### DESCRIPTION OF THE TASK
Omitting any pictures, transcribe the entries below exactly.

### DATA TO EXAMINE
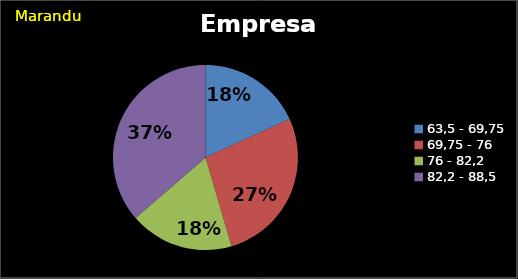
| Category | Series 0 |
|---|---|
| 63,5 - 69,75 | 0.182 |
| 69,75 - 76 | 0.273 |
| 76 - 82,2 | 0.182 |
| 82,2 - 88,5 | 0.364 |
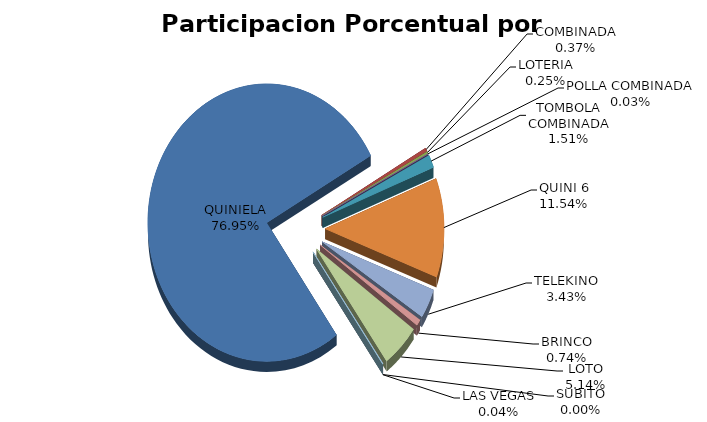
| Category | Series 0 |
|---|---|
| QUINIELA | 24561728.19 |
| COMBINADA | 118841.48 |
| LOTERIA | 80476.364 |
| POLLA COMBINADA | 10850.5 |
| TOMBOLA COMBINADA | 481063.5 |
| QUINI 6 | 3683448.21 |
| TELEKINO | 1094386.8 |
| BRINCO | 235166.658 |
| LOTO | 1639834.42 |
| SUBITO | 0 |
| LAS VEGAS | 12530.52 |
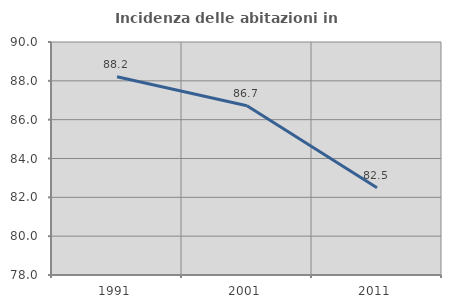
| Category | Incidenza delle abitazioni in proprietà  |
|---|---|
| 1991.0 | 88.214 |
| 2001.0 | 86.719 |
| 2011.0 | 82.489 |
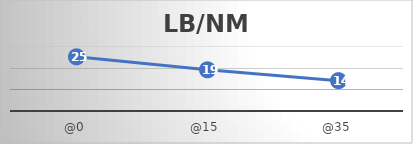
| Category | LB/NM |
|---|---|
| @0 | 25 |
| @15 | 19 |
| @35 | 14 |
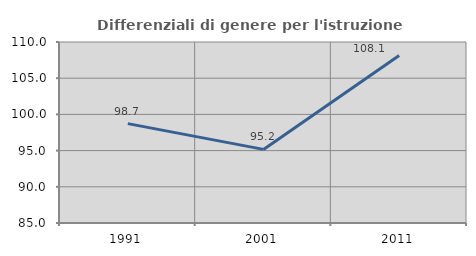
| Category | Differenziali di genere per l'istruzione superiore |
|---|---|
| 1991.0 | 98.724 |
| 2001.0 | 95.167 |
| 2011.0 | 108.138 |
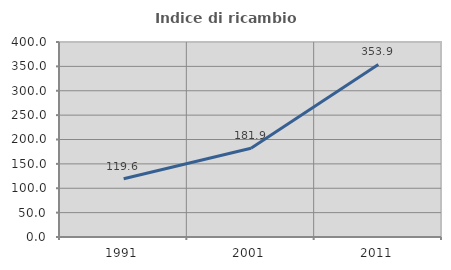
| Category | Indice di ricambio occupazionale  |
|---|---|
| 1991.0 | 119.643 |
| 2001.0 | 181.915 |
| 2011.0 | 353.947 |
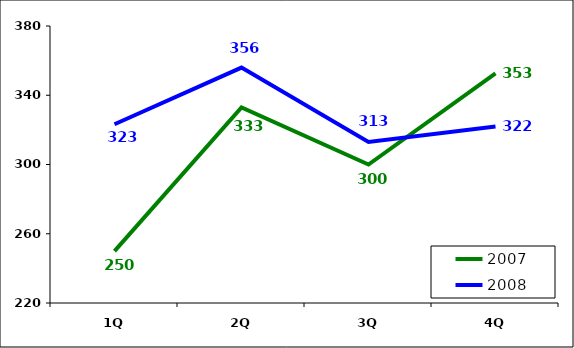
| Category | 2007 | 2008 |
|---|---|---|
| 1Q | 250 | 323.251 |
| 2Q | 333 | 356 |
| 3Q | 300 | 313 |
| 4Q | 352.7 | 322 |
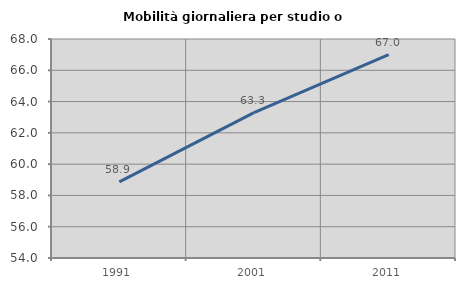
| Category | Mobilità giornaliera per studio o lavoro |
|---|---|
| 1991.0 | 58.864 |
| 2001.0 | 63.29 |
| 2011.0 | 67.002 |
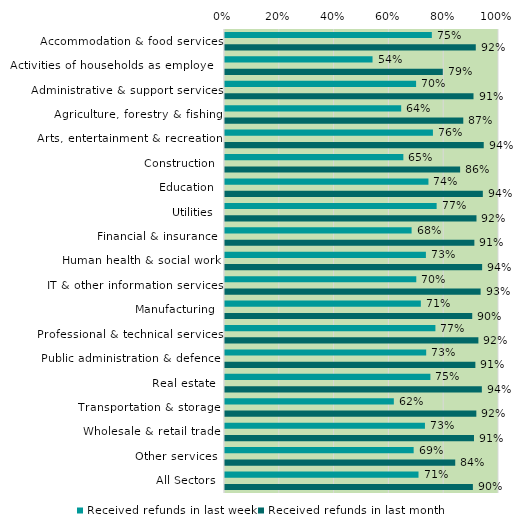
| Category | Received refunds in last week | Received refunds in last month |
|---|---|---|
| Accommodation & food services | 0.755 | 0.915 |
| Activities of households as employers | 0.538 | 0.795 |
| Administrative & support services | 0.697 | 0.907 |
| Agriculture, forestry & fishing | 0.643 | 0.87 |
| Arts, entertainment & recreation | 0.759 | 0.944 |
| Construction | 0.651 | 0.858 |
| Education | 0.742 | 0.941 |
| Utilities | 0.772 | 0.918 |
| Financial & insurance | 0.681 | 0.91 |
| Human health & social work | 0.733 | 0.938 |
| IT & other information services | 0.698 | 0.933 |
| Manufacturing | 0.715 | 0.902 |
| Professional & technical services | 0.768 | 0.925 |
| Public administration & defence | 0.734 | 0.914 |
| Real estate | 0.75 | 0.937 |
| Transportation & storage | 0.616 | 0.917 |
| Wholesale & retail trade | 0.73 | 0.909 |
| Other services | 0.689 | 0.84 |
| All Sectors | 0.706 | 0.905 |

### WORKED SOLUTION
| Category | Series 0 |
|---|---|
| 63,5 - 69,75 | 0.182 |
| 69,75 - 76 | 0.273 |
| 76 - 82,2 | 0.182 |
| 82,2 - 88,5 | 0.364 |
| Category | Series 0 |
|---|---|
| QUINIELA | 24561728.19 |
| COMBINADA | 118841.48 |
| LOTERIA | 80476.364 |
| POLLA COMBINADA | 10850.5 |
| TOMBOLA COMBINADA | 481063.5 |
| QUINI 6 | 3683448.21 |
| TELEKINO | 1094386.8 |
| BRINCO | 235166.658 |
| LOTO | 1639834.42 |
| SUBITO | 0 |
| LAS VEGAS | 12530.52 |
| Category | Incidenza delle abitazioni in proprietà  |
|---|---|
| 1991.0 | 88.214 |
| 2001.0 | 86.719 |
| 2011.0 | 82.489 |
| Category | LB/NM |
|---|---|
| @0 | 25 |
| @15 | 19 |
| @35 | 14 |
| Category | Differenziali di genere per l'istruzione superiore |
|---|---|
| 1991.0 | 98.724 |
| 2001.0 | 95.167 |
| 2011.0 | 108.138 |
| Category | Indice di ricambio occupazionale  |
|---|---|
| 1991.0 | 119.643 |
| 2001.0 | 181.915 |
| 2011.0 | 353.947 |
| Category | 2007 | 2008 |
|---|---|---|
| 1Q | 250 | 323.251 |
| 2Q | 333 | 356 |
| 3Q | 300 | 313 |
| 4Q | 352.7 | 322 |
| Category | Mobilità giornaliera per studio o lavoro |
|---|---|
| 1991.0 | 58.864 |
| 2001.0 | 63.29 |
| 2011.0 | 67.002 |
| Category | Received refunds in last week | Received refunds in last month |
|---|---|---|
| Accommodation & food services | 0.755 | 0.915 |
| Activities of households as employers | 0.538 | 0.795 |
| Administrative & support services | 0.697 | 0.907 |
| Agriculture, forestry & fishing | 0.643 | 0.87 |
| Arts, entertainment & recreation | 0.759 | 0.944 |
| Construction | 0.651 | 0.858 |
| Education | 0.742 | 0.941 |
| Utilities | 0.772 | 0.918 |
| Financial & insurance | 0.681 | 0.91 |
| Human health & social work | 0.733 | 0.938 |
| IT & other information services | 0.698 | 0.933 |
| Manufacturing | 0.715 | 0.902 |
| Professional & technical services | 0.768 | 0.925 |
| Public administration & defence | 0.734 | 0.914 |
| Real estate | 0.75 | 0.937 |
| Transportation & storage | 0.616 | 0.917 |
| Wholesale & retail trade | 0.73 | 0.909 |
| Other services | 0.689 | 0.84 |
| All Sectors | 0.706 | 0.905 |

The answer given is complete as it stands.